Couscous unites North African countries in UNESCO bid
Algeria, Morocco, Mauritania and Tunisia have presented a joint bid to Unesco to secure coveted UN heritage status for couscous.
The four countries applied to have the hearty dish added to UNESCO's Intangible Cultural Heritage list, which showcases the world's most treasured cultural practises, the Paris-based UN culture agency said.
As with the "hummus wars" that have long roiled the Middle East, and West Africa's furious debate over who makes the best jollof rice, couscous is the subject of intense rivalry with Algeria, Morocco and Tunisia all claiming to be the home of the dish.
In 2016, Algeria announced a solo bid to win protected status for the dish, sparking outrage in Morocco.
However, years of antagonism between neighbours and rivals over this culinary delight is perhaps over, thanks to the joint bid.
"It's the first time that four North African countries have come together to file a joint application," Morocco's ambassador to UNESCO Zohour Alaoui told her country's MAP news agency enthusiastically.
Tunisia's UNESCO envoy Ghazi Gherairi also hailed the cooperation.
"Couscous, the catalyst of North African unity," he tweeted.

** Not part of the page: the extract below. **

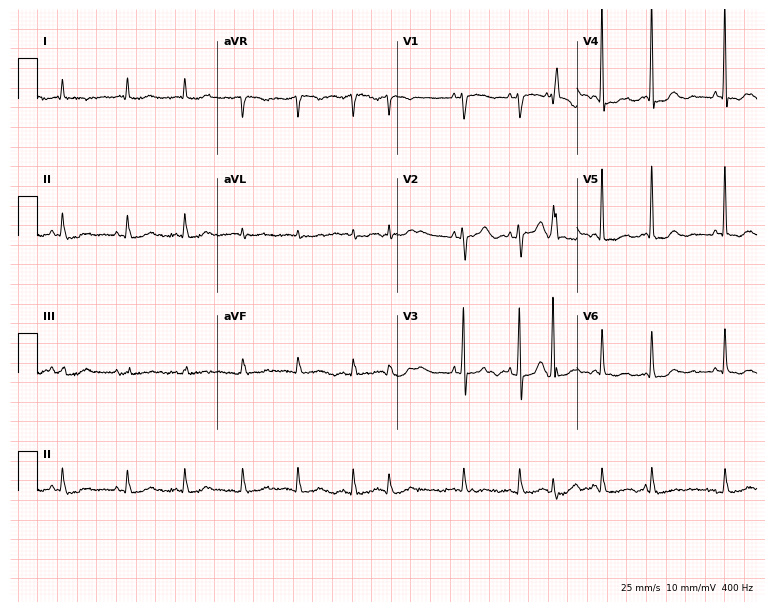
ECG — a woman, 74 years old. Screened for six findings — first-degree AV block, right bundle branch block, left bundle branch block, sinus bradycardia, atrial fibrillation, sinus tachycardia — none is recorded.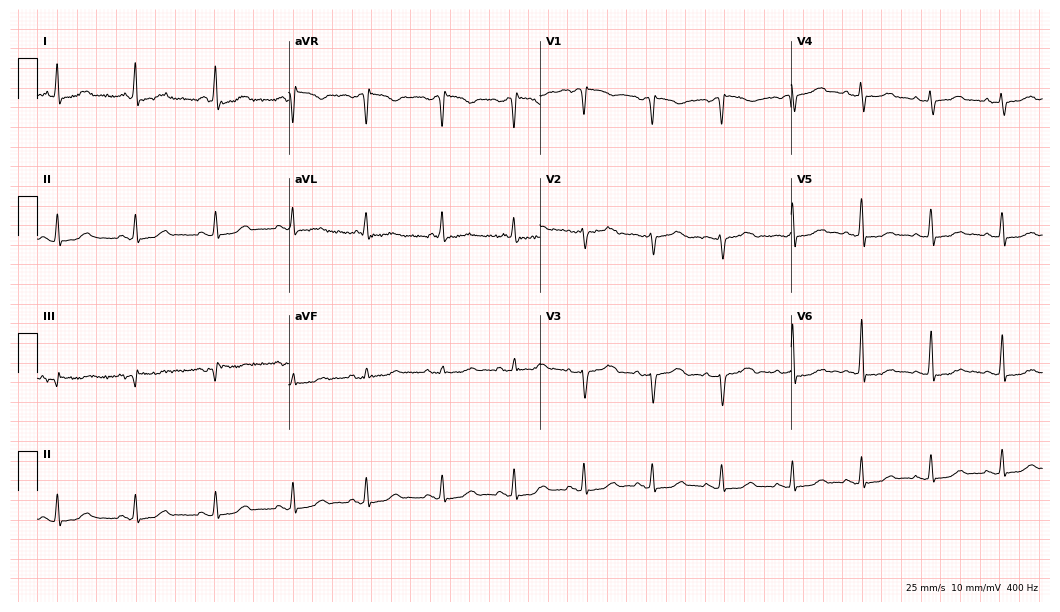
Electrocardiogram, a female patient, 52 years old. Of the six screened findings (first-degree AV block, right bundle branch block (RBBB), left bundle branch block (LBBB), sinus bradycardia, atrial fibrillation (AF), sinus tachycardia), none is recorded.

Le Couscous ferment de l'unité maghrébine. Les ambassadeurs d'Algérie, du Maroc, de Mauritanie et de Tunisie à l'@UNESCO ont signé et déposé ce matin le dossier de son inscription comme patrimoine immatériel universel. Vive le Maghreb #Tunisie #Maghreb #Couscous الكسكسي# pic.twitter.com/kjaKjBx4j3Ghazi GHERAIRI (@GHAZIGHERAIRI) March 29, 2019
The application will be examined at the next meeting of UNESCO's World Heritage Committee in Colombia's capital Bogota in December.